Franklin Knight Lane
This eBook from the Gutenberg Project consists of approximately 506 pages of information about Letters of Franklin K. Lane.

Now we should be studying and planning for a safer industrial life, one in which there will be fewer waves, a safer and more even sea.  That we can have, if we are willing to be less greedy now, less venturesome and predatory.
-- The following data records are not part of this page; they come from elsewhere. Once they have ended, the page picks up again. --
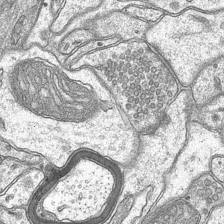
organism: Mouse
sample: CA1 Hippocampus
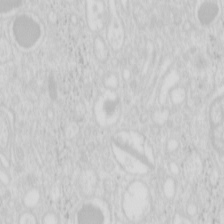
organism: Mouse
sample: Pancreas
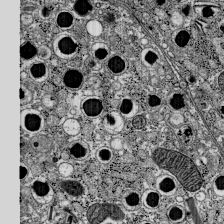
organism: C57BL Mouse
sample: Pancreatic islet
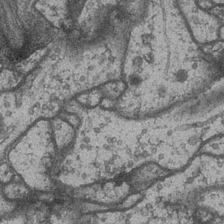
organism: Drosophila
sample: Optic medulla
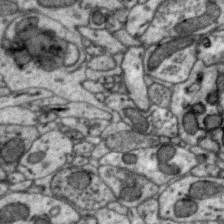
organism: Zebra finch
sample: Brain
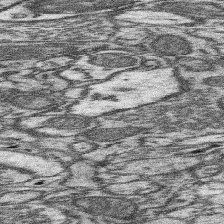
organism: Mouse
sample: Somatosensory cortex neuropil
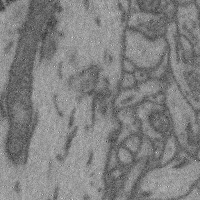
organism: Mouse
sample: Cerebral cortex
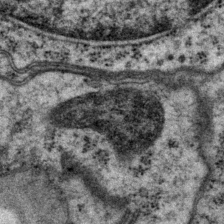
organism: P. pacificus
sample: Pharynx
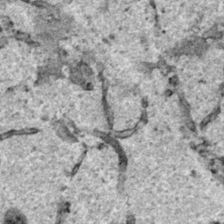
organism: Human
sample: Mitochondria in HCT116 cells
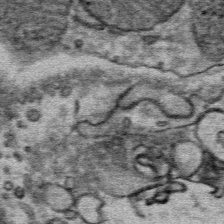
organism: Mouse
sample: Mouse Salivary gland
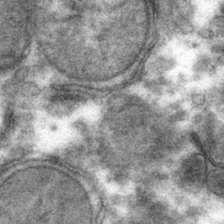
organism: Mouse
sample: Mouse hepatocytes
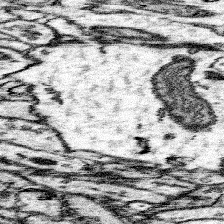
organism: Mouse
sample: Somatosensory cortex neuropil
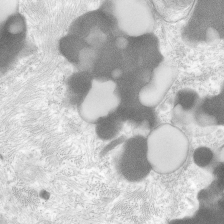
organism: Human
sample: Neocortex

The only people who have done much in the way of substantial thinking as to cooperative action, collective action, are those who think in terms of immediate and large fortunes for themselves, through plans of capitalizing combined brains and money.  Their example is a good one to follow in lesser things, where the object is not great wealth but a more even measure of good living.  Insurance is the right word for it, business life insurance through honest cooperation.  You mark my word, that is the next big move in business affairs.  Nationalization of things is not their socialization.  Not at all.  It may mean their deserialization, their withdrawal from the use of society altogether, or their more imperfect use.  Calling things by nice names, popular alluring names, does not solve problems.  Nevertheless such names evidence our social dreams.  We all feel that there must be more of justice in the economic world.  But we don’t want it at the expense of society, that is at our own expense, for that means Bolshevism and Bolshevism is paralysis. ...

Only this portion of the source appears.